Au chapitre économique, les marchés sont repartis à la baisse dans le sillage de Wall Street du fait des déclarations peu optimistes du président de la Réserve Fédérale et de la reprise de l’épidémie dans certains états qui avaient déconfiné trop rapidement ou de manière trop imprudente. Ce qui a fait naître le spectre d’une seconde vague d’attaque du virus. En France la semaine a été marquée par les nouvelles projections économiques de la Banque de France. La deuxième économie de la zone euro devrait se contracter de 10,3% cette année avant de rebondir en 2021 avec un PIB en croissance de 6,9% puis de 3,9% en 2022, précise la banque centrale sur la base de l’hypothèse que le Covid-19 continuerait de circuler dans les mois à venir mais que la France, affectée comme l’ensemble des économies dans le monde, s’adapterait progressivement.
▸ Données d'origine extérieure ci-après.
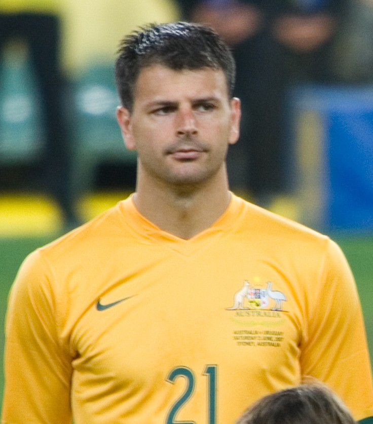 Mile Sterjovski.
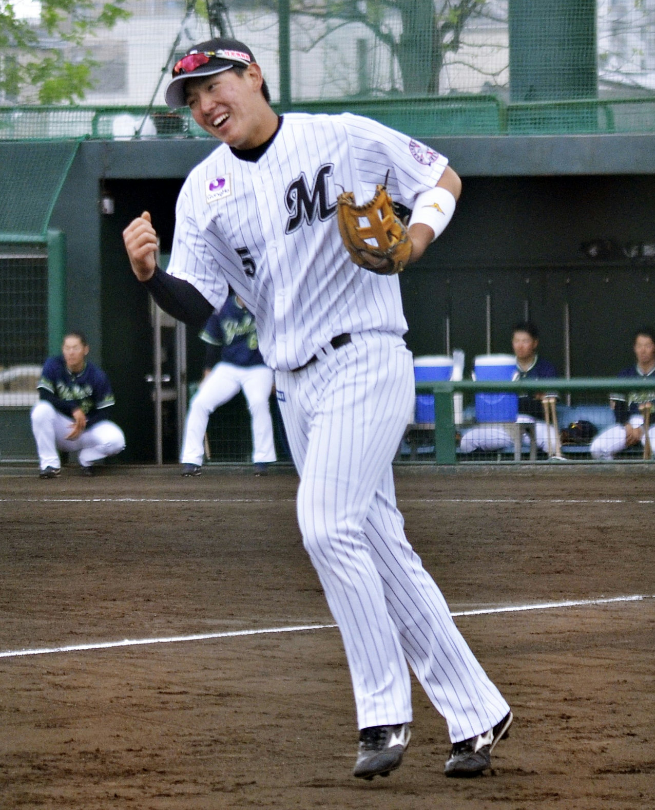 千葉ロッテマリーンズ安田尚憲選手
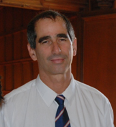 אפרים לב
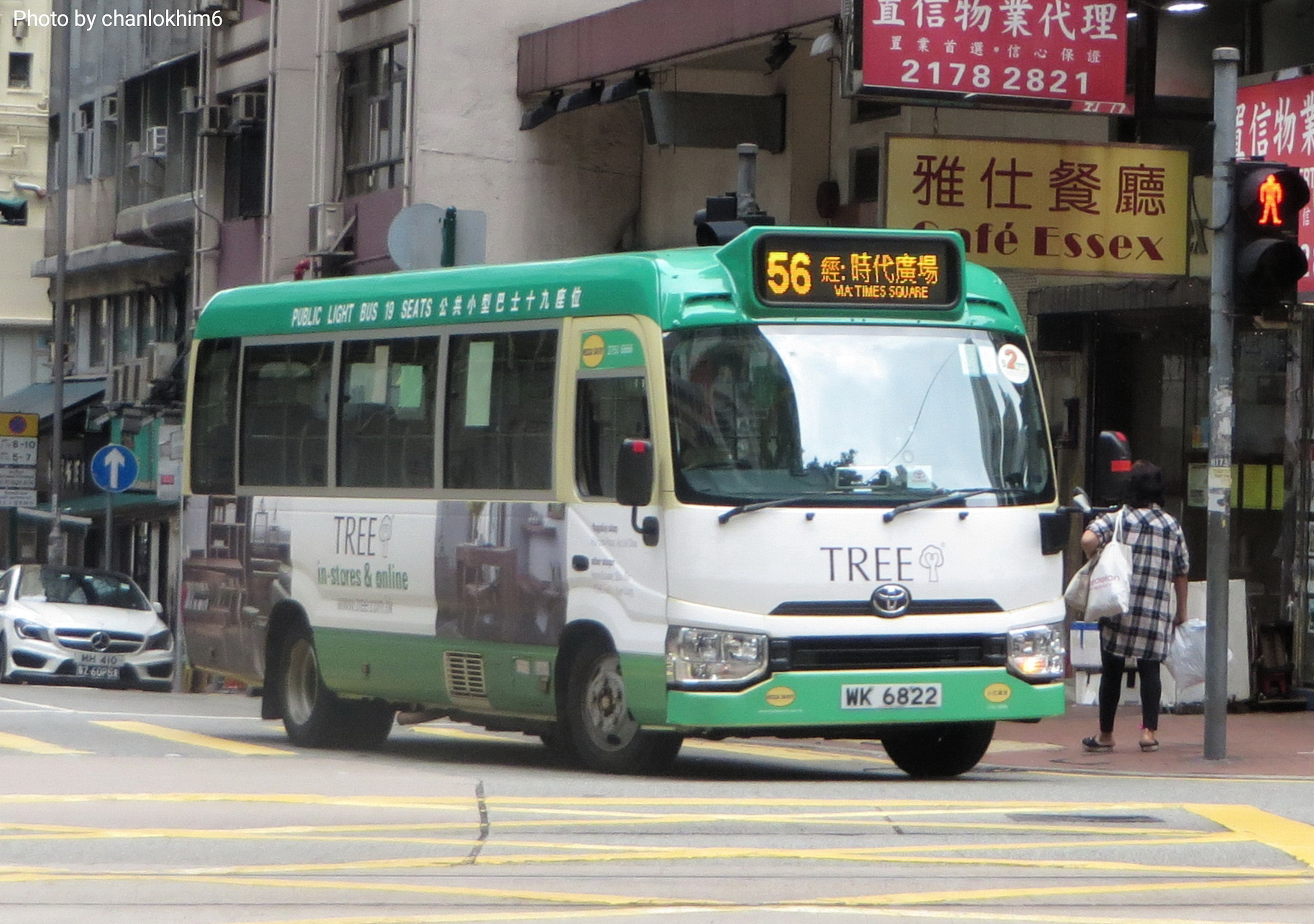 小巴WK6822的照片
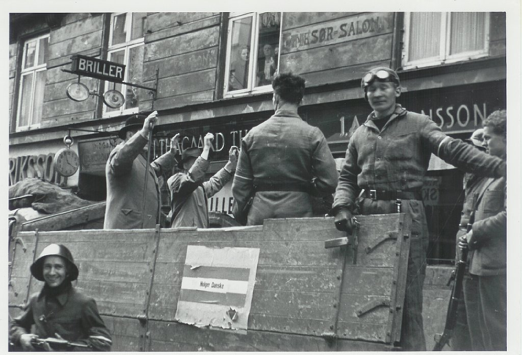 Frihedskæmpere fra Holger Danske afhenter mistænkte til internering. Sted: Store Kongensgade, København Dato: Maj 1945 Se flere billeder her: Rights: More about The Museum of Danish Resistance (Frihedsmuseet)
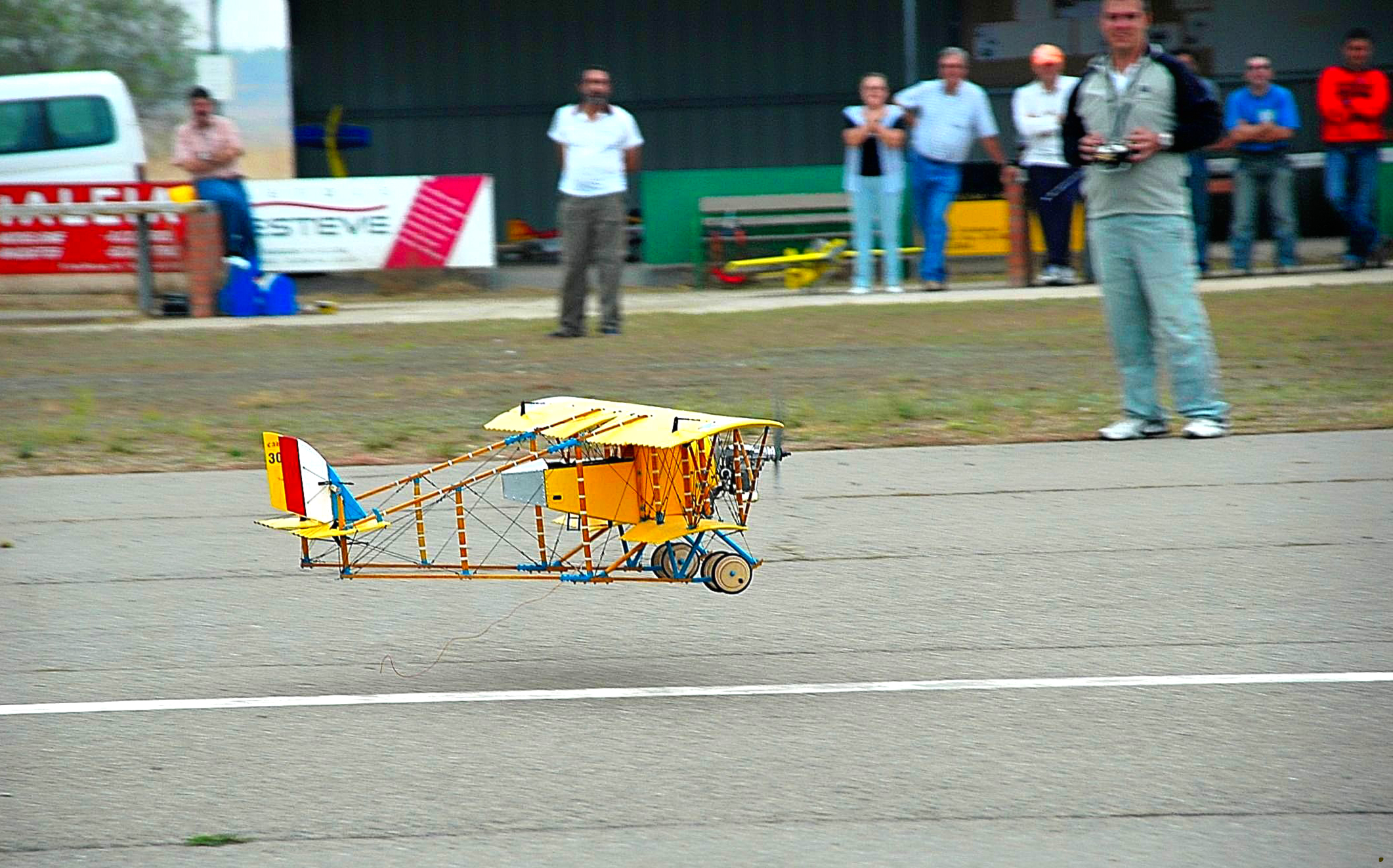 Vuelo teledirigido por radio-control, de la maqueta a escala, del aeromodelo Caudrón G3.
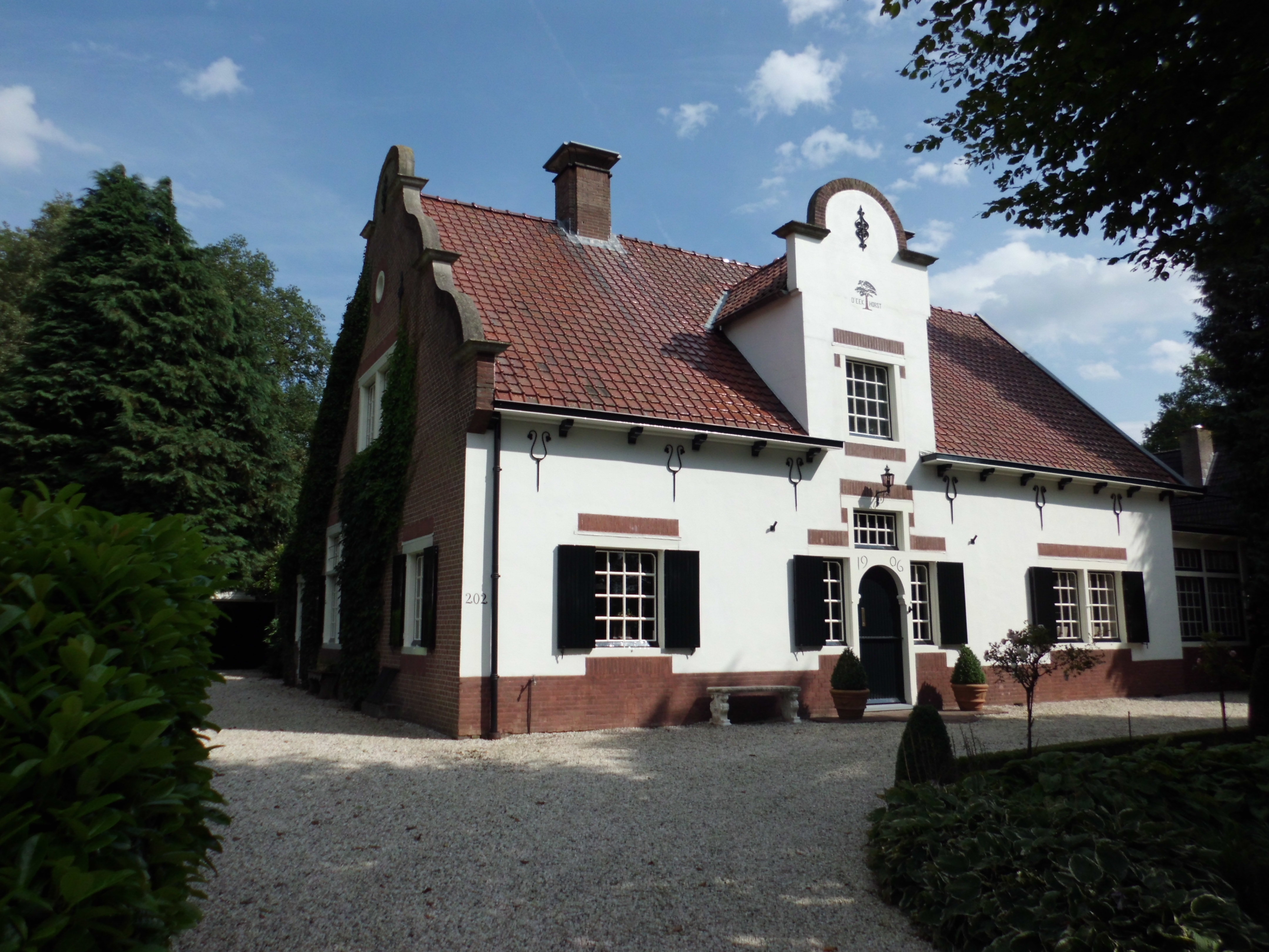 D' Eekhorst, Dorpsstraat 202 Lunteren

À la suite d’un redressement graduel de l’activité, le PIB en volume retrouverait en 2022 son niveau de fin 2019. L’économie française devrait parallèlement perdre près d’un million d’emplois cette année et la détérioration du marché du travail, retardée mais importante du fait des mesures d’amortissement, pousserait le taux de chômage à un pic historique de 11,8% à la mi-2021. Il diminuerait ensuite progressivement en dessous de 10% fin 2022, poursuit la Banque de France. Dans un scénario sévère où il pourrait être nécessaire de maintenir des mesures sanitaires fortes pour empêcher une nouvelle et significative augmentation de la mortalité liée au Covid-19, la perte de PIB sur l’année 2020 pourrait être de près de 16% et le rebond plus faible, à 6% seulement en 2021 et 4% en 2022. Finalisée le 25 mai, cette projection ne prend pas en compte l’impact potentiel du plan global de relance que l’exécutif doit annoncer dans les prochains mois.

 

"Objectivement nous sommes en risque"

 

À fin mai, selon la Banque de France, la perte d’activité serait de l’ordre de 17% en dessous de ses niveaux normaux et devrait revenir autour de - 12 % fin juin. Néanmoins, les semaines de confinement signifient que le PIB devrait probablement se contracter de 15% au deuxième trimestre par rapport au premier, où il s’était déjà réduit de 5,3% par rapport aux trois derniers mois de l’année 2019. À l’occasion de la présentation de ces chiffres sur France Info, François Villeroy de Galhau a été interrogé sur la dette qui, dans la loi de finances rectificative représente plus de 120 % du Produit Intérieur Brut. Il a montré une vraie préoccupation, trop rare, hélas, chez les responsables publics. En rappelant notamment que : "en une génération, le sac à dos que nous laissons à nos enfants et nos petits-enfants, a doublé de poids. Cette dette incombe aux générations futures, elle sert juste à gagner du temps. C'est aussi le fait que, depuis la précédente crise de 2009, la dette publique française, en proportion du PIB, a augmenté deux fois plus vite que la moyenne européenne." Avant de conclure avec la sagesse du banquier central : "Il ne faudrait pas que la confiance de nos prêteurs diminue à proportion de l'augmentation trop rapide de notre dette, objectivement nous sommes en risque."